In order to make the contents of the configuration file as independent from the system's directory structure as possible, mapSoN provides a set of environment variables, which are guaranteed to be defined. You can use them anywhere in the data part of a configuration directive, and you can use the usual manipulations on them.

Envirenment variables are looked-up case-sensitive, so $home is not the same thing as $HOME. This behavior is different in the request-for-confirmation template, where you can spell the variables upper- or lower-case as you wish. That's because the variables there are not coming from the environmnet, but are mapSoN's internal variables. So be sure not to confuse that, because an undefined variable in this file will cause mapSoN to abort with an error.

mapSoN will not overwrite already existing variables, though! If your system defines, for example, the $HOME variable, then you'll get the value from the system's variable.

Here is the complete list:

$MAILBOXDIR

This variable contains the complete path of directory, in which the system's mailboxes are located, usually /var/spool/mail. Please note that the value provided here is the one determined at compile-time, so if you changed your system's installation and want to rely on this variable, you'll have to re-compile.

$MTA

This variable contains the path to the systems mail transport agent. Please note, that this is only the path of the executable -- for example /usr/sbin/sendmail --, the variable does not contain the flags that must be passed to the MTA in order to do something useful.

$DATADIR

This variable contains the complete path of the directory, which has been compiled into mapSoN as the directory where read-only architecture-independent data should be stored. You will, for example, find the system-wide request-for-confirmation template file here.

$USER

This variable contains the name of the user under which mapSoN is running. Depending on your MTA, this must not necessarily be the user who is receiving mail! If you're using sendmail, though, you're on the secure side.

$HOME

This variable contains the complete path of $USER's home directory.

License

This software is copyrighted by Peter Simons . Permission is granted to use it under the terms of the GNU General Public License. For further details, refer to the file LICENSE included in the software distribution or see http://www.gnu.org/licenses/gpl.html in case that file is missing.

mapSoN uses the "Variable Expression Library", which is included in the distribution for comfort. This library is not part of the mapSoN package and is licensed under the terms described in the file libvarexp/LICENSE. Should that file be missing in your distribution, contact me for a copy.

The MD5 library included in this distribution has been taken from the "GNU C Library" and is licenced under the terms of the GNU Library General Public License.
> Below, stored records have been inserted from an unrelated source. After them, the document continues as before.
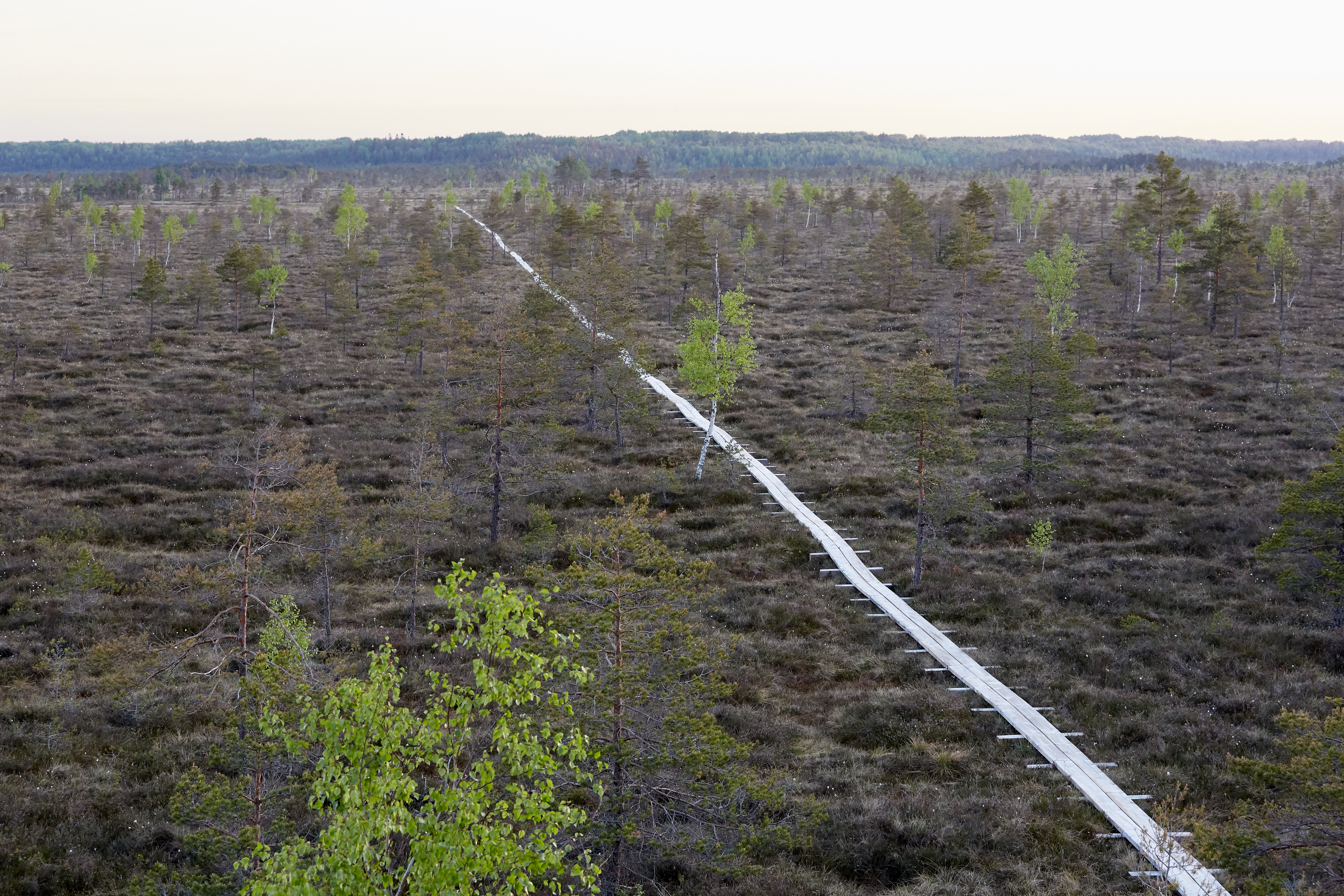 Nigula raba 2018. aasta kevadel
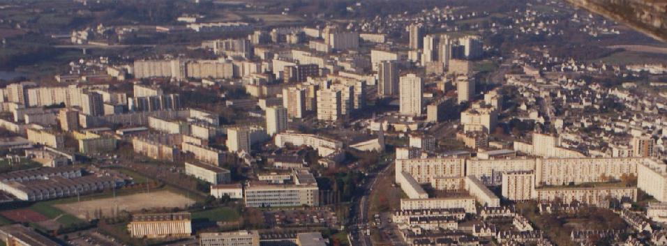 Vue d'ensemble du canton Brest 2 (Brest Bellevue)
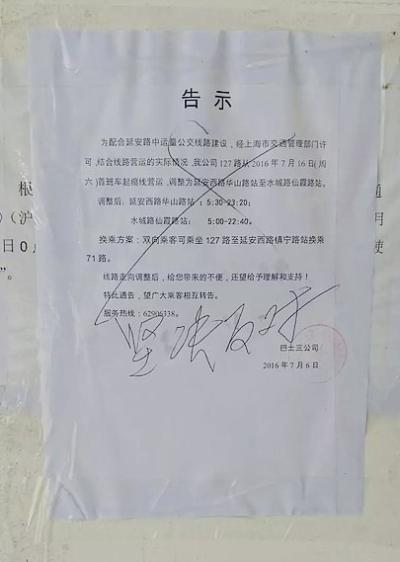 中文（中国大陆）: 上海公交127路缩线通告
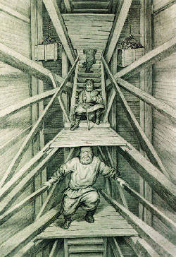 Карл Петер Мазер. Промывка золота в Восточной Сибири 1849—1850. Москва, Государственный Исторический музей
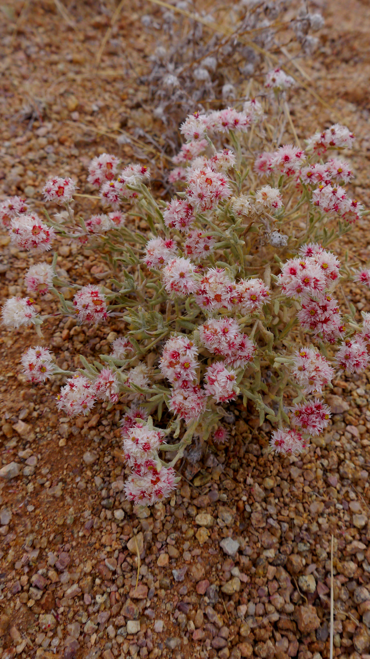 Helichrysum candolleanum en Sesriem (Namibia).
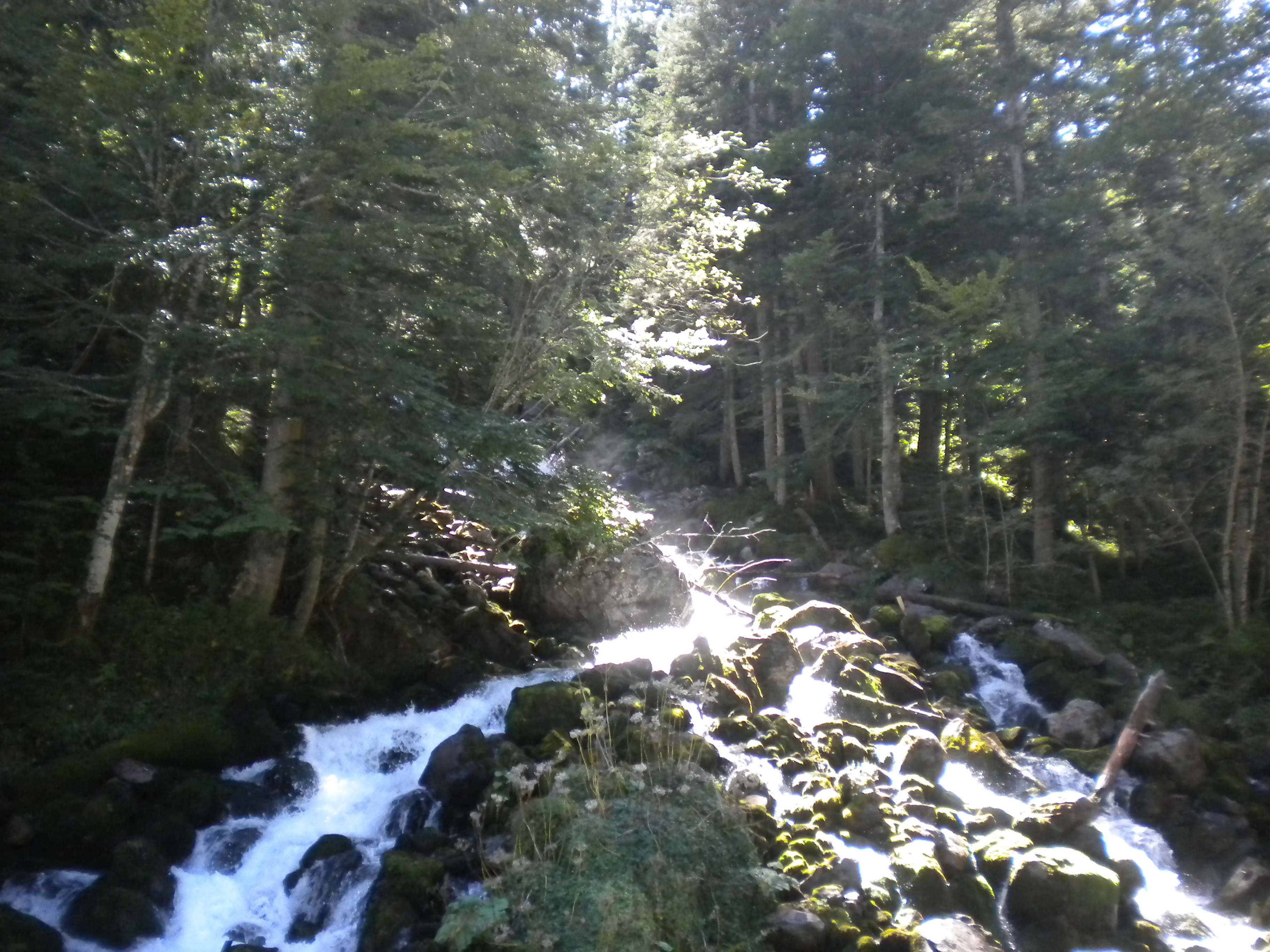 Els Ulls del Joeu, conegut en aranès com Uelhs deth Joèu, són les fonts d'un dels afluents de la Garona, després d'un recorregut subterrani de més de 3 quilomètres des del Forat d'Aigualluts.
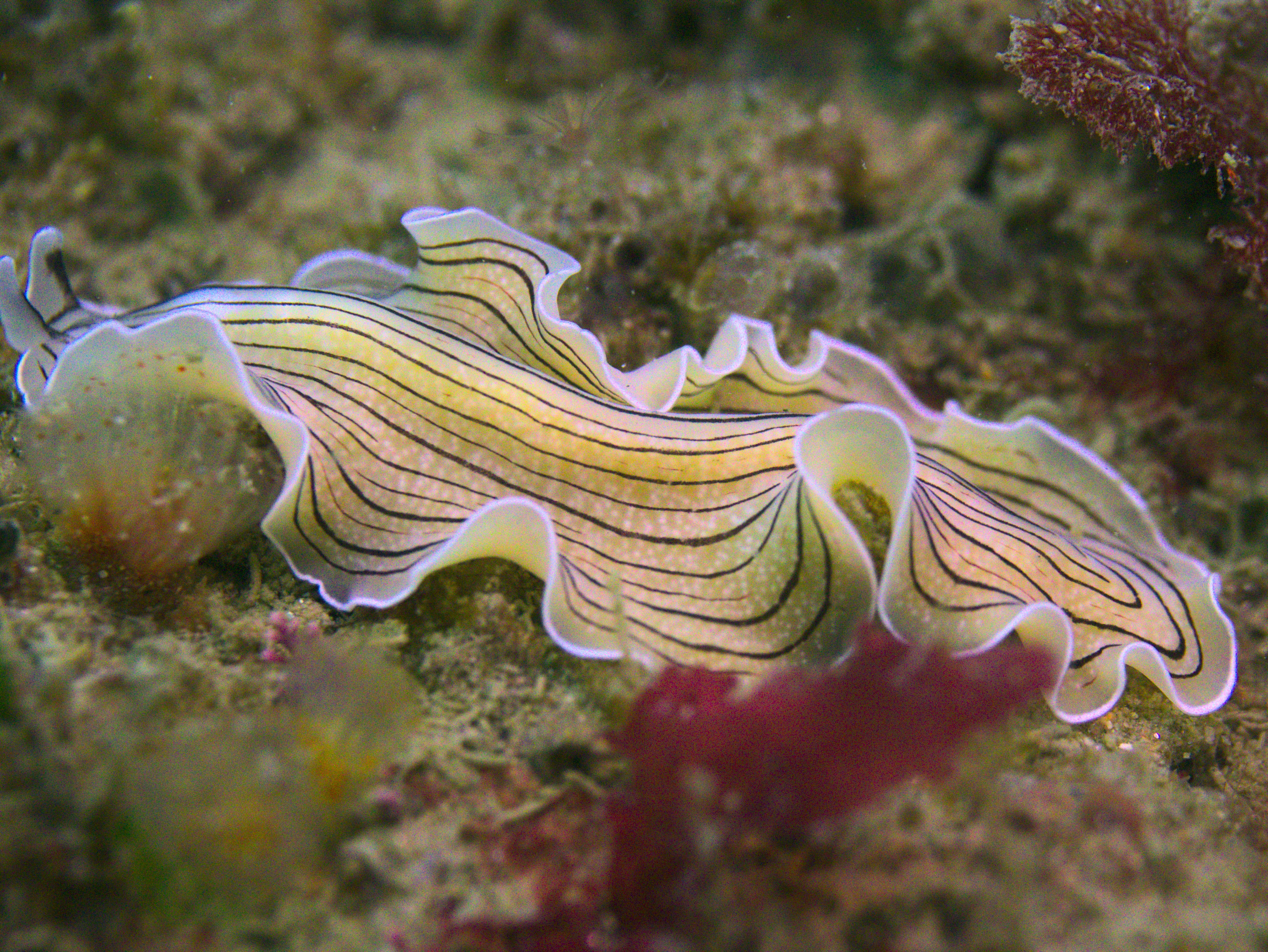 Photographie sous marine d'un Prostheceraeus vittatus ou Planaire blanche

The licence file can be found in the file libmd5/COPYING.LIB.

The getopt() and getopt_long() implementation used my mapSoN in case the routine are not available in the system libraries come from the GNU C Library, too, and are licensed under the terms of the GNU Lesser General Public License, what is effectively just a newer version of the library-licence version. A copy of the license can be found in libgetopt/COPYING.